In large-scale trials (such as the STEP program), subjects administered Semaglutide demonstrated significant reductions in adiposity (fat mass) compared to placebo. The mechanism was identified as a dual-action pathway: potent suppression of appetite via the hypothalamus and delayed gastric emptying. This established the GLP-1 class not just as glucose-regulators, but as powerful agents for metabolic research focused on obesity models.


Compliance Note: It is important to note that while these effects were observed in clinical trials (e.g., WEGOVY®), research peptides sold for laboratory use are intended solely for in vitro and in vivo experimentation, not for human consumption or weight loss.


Tirzepatide mechanism of action diagram highlighting the imbalanced dual agonism between GIP and GLP-1 receptors for enhanced metabolic synergy.

IV. Phase 3: The Dual Agonists (The "Twincretins")

Time Period: 2022 – Present Focus Molecule: Tirzepatide (LY3298176)

The Power of Synergy: Enter the Dual Agonist

By 2020, the limits of pure GLP-1 receptor agonism were becoming clear.
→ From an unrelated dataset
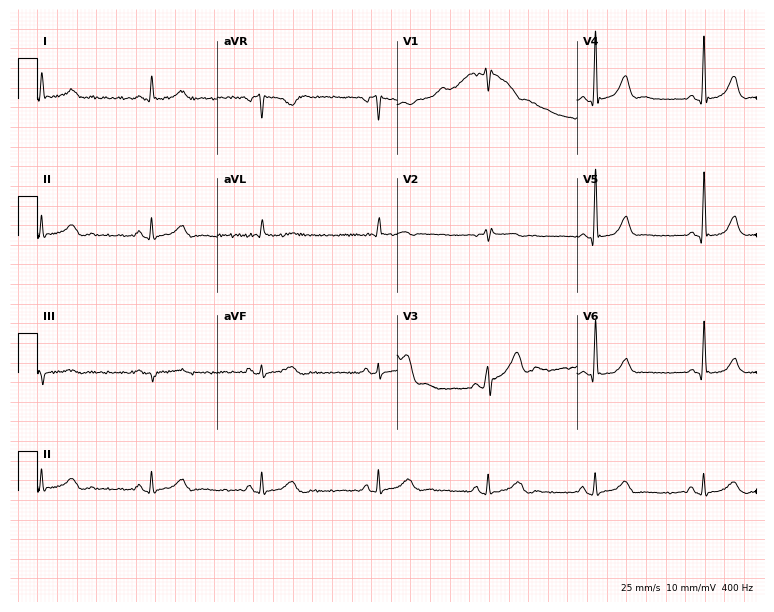
Electrocardiogram (7.3-second recording at 400 Hz), a 53-year-old male. Of the six screened findings (first-degree AV block, right bundle branch block, left bundle branch block, sinus bradycardia, atrial fibrillation, sinus tachycardia), none is recorded. Only these six findings were labelled.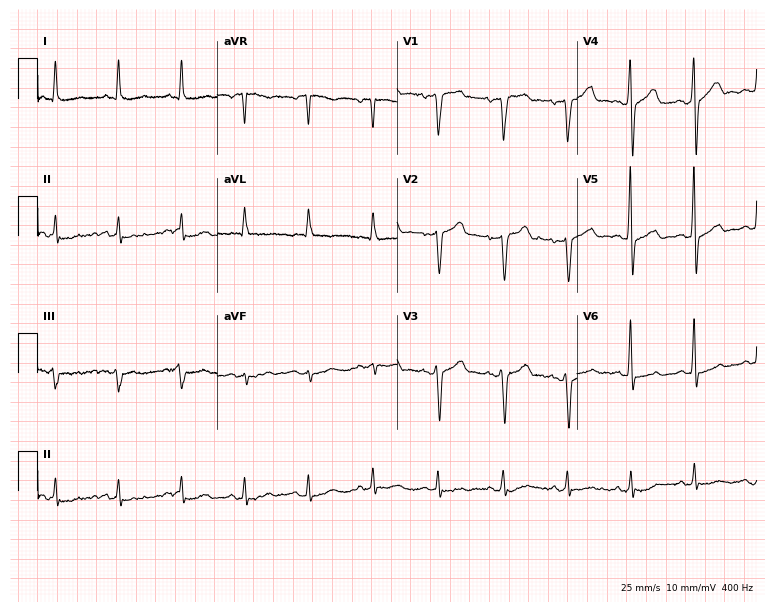
12-lead ECG from a 68-year-old man (7.3-second recording at 400 Hz). Recorded interpretation: within normal limits.

While potent, pushing the dose of GLP-1 higher eventually leads to diminishing returns and increased side effects (nausea). To break through this "ceiling," researchers turned to a new strategy: Poly-Agonism. Instead of hitting one button harder, they decided to press two buttons at once. This ushered in the era of Tirzepatide, the first "Twincretin."


The Science of GIP + GLP-1

Tirzepatide is not a GLP-1 derivative; it is actually an analogue of a different hormone called GIP (Glucose-dependent Insulinotropic Polypeptide), engineered to act on both the GIP and GLP-1 receptors.


The brilliance of this molecule lies in its "Imbalanced Dual Agonism."

  • GIP Receptor: It binds with high affinity (equal to native GIP).

  • GLP-1 Receptor: It binds with lower affinity (about 5x weaker than native GLP-1).


Why This "Imbalance" Matters

This specific ratio is the key to its success.

  1. Metabolic Synergy: GIP enhances the insulin-secreting effects of GLP-1 while also acting directly on adipose tissue to improve insulin sensitivity and lipid handling.

  2. Mitigating Side Effects: Interestingly, GIP signaling appears to centrally counteract the nausea caused by strong GLP-1 signaling. This allows researchers to dose the GLP-1 component higher than would otherwise be tolerable, unlocking greater metabolic efficacy.


In head-to-head research trials (like SURPASS), this dual mechanism demonstrated superiority over pure GLP-1 agonists, showing significantly greater reductions in both HbA1c and body weight, marking the first time a single molecule successfully harnessed the synergy of two distinct metabolic pathways.


Retatrutide mechanism of action diagram displaying the 'Triple G' effect on GLP-1, GIP, and Glucagon receptors for maximum energy expenditure and weight loss.

V. Phase 4: The Future (The Triple Agonists)

Time Period: 2024 – Future Focus Molecule: Retatrutide (LY3437943)


The "Triple G" Revolution: Tri-Agonism

If targeting two receptors proved superior to one, the logical next step in peptide engineering was to unlock the potential of a third. The current frontier of metabolic research is defined by Retatrutide, a single peptide designed to simultaneously activate receptors for GLP-1, GIP, and Glucagon. This approach is colloquially known as "Triple G" or "GGG" agonism.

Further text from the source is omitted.